## TASK INSTRUCTIONS
With pictures excluded, repeat exactly the lines from the one containing "309, 337, 370]." through the last line of the material below.

## DATASET EXTRACT
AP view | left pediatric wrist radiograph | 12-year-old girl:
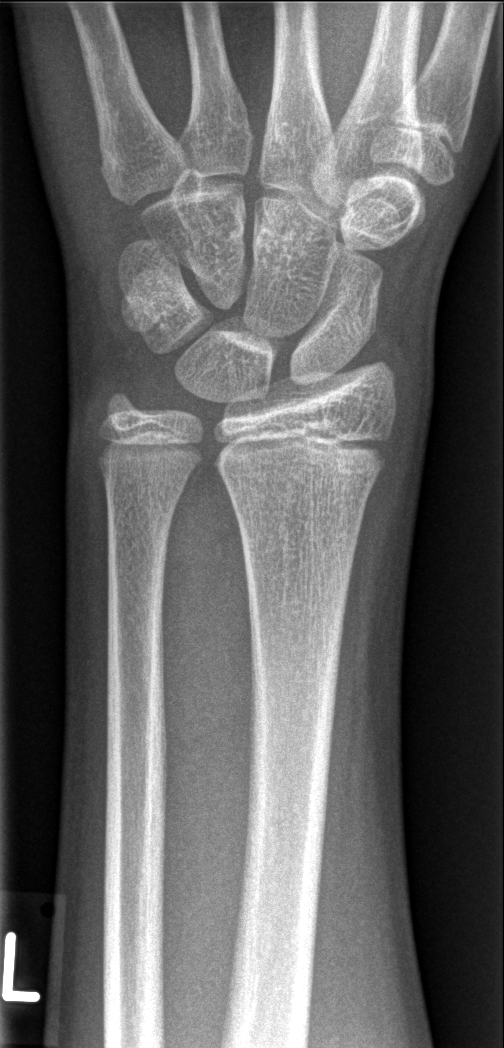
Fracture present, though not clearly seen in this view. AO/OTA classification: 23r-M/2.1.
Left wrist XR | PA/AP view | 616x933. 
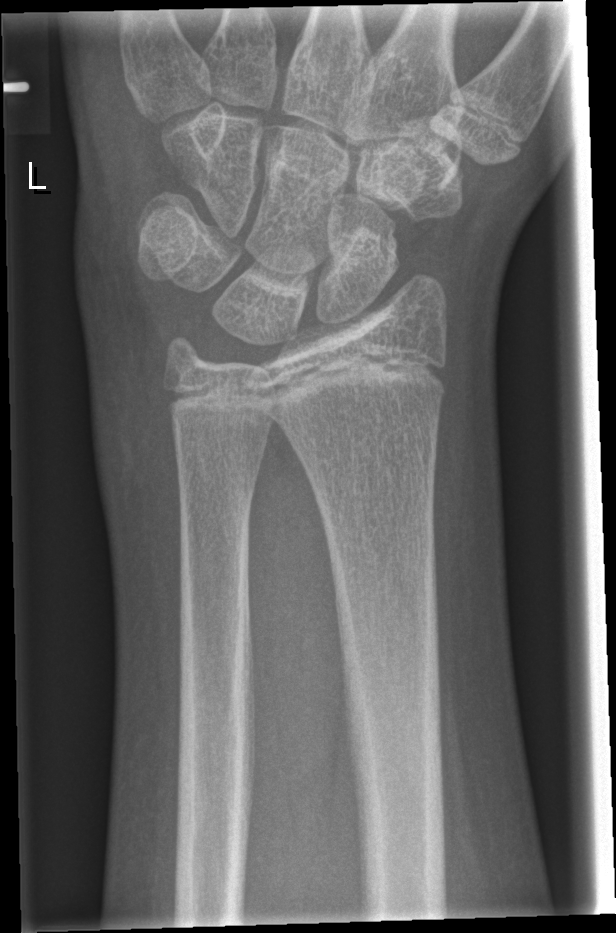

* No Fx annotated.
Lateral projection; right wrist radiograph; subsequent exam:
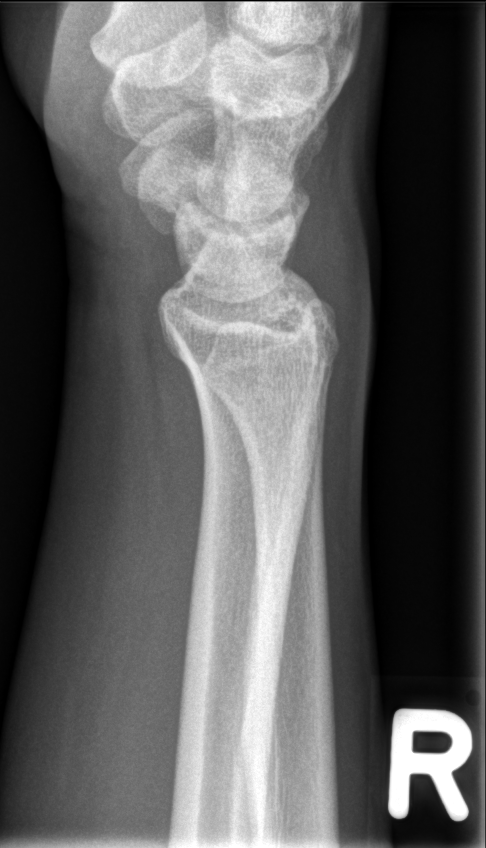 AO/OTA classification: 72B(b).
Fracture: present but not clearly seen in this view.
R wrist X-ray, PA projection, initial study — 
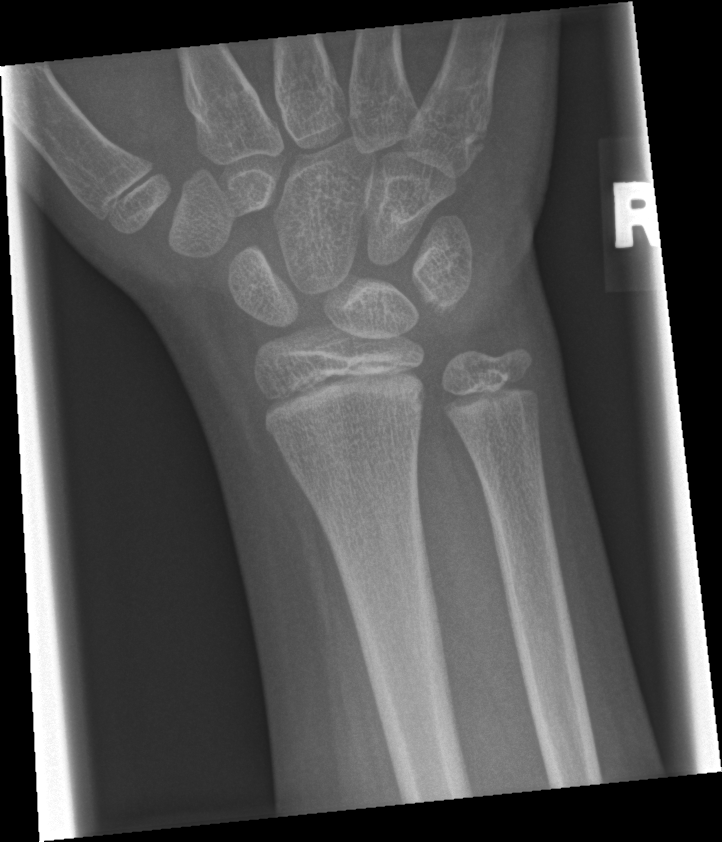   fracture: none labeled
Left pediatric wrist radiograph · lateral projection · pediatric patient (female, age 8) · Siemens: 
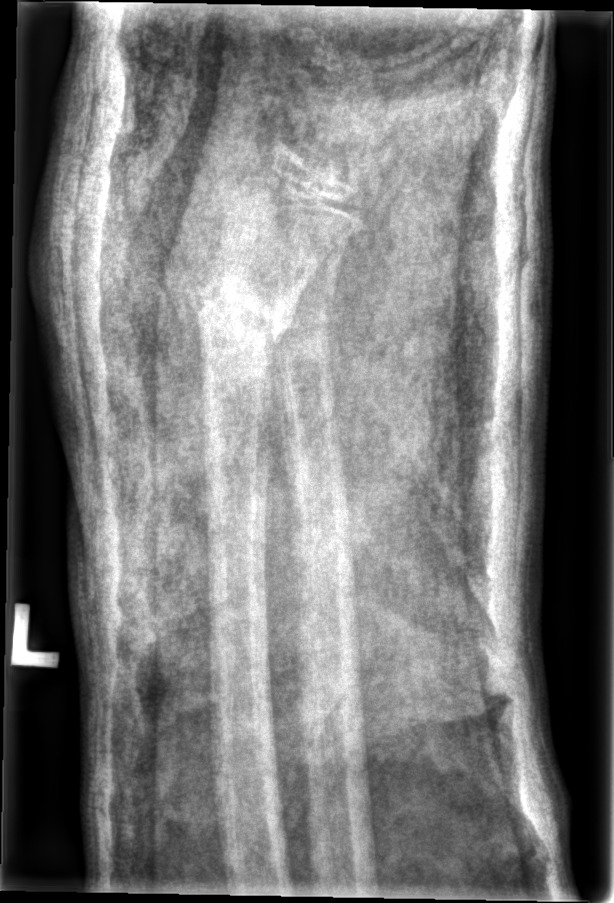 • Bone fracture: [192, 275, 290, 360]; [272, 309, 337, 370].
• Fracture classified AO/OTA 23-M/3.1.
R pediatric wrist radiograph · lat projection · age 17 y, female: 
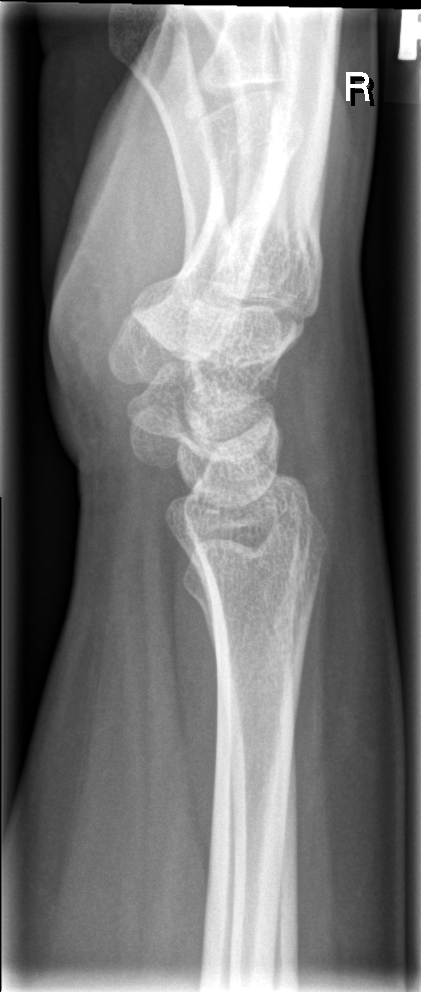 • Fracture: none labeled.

## ANSWER FOR THE TASK
 • Bone fracture: [192, 275, 290, 360]; [272, 309, 337, 370].
• Fracture classified AO/OTA 23-M/3.1.
R pediatric wrist radiograph · lat projection · age 17 y, female: 
 • Fracture: none labeled.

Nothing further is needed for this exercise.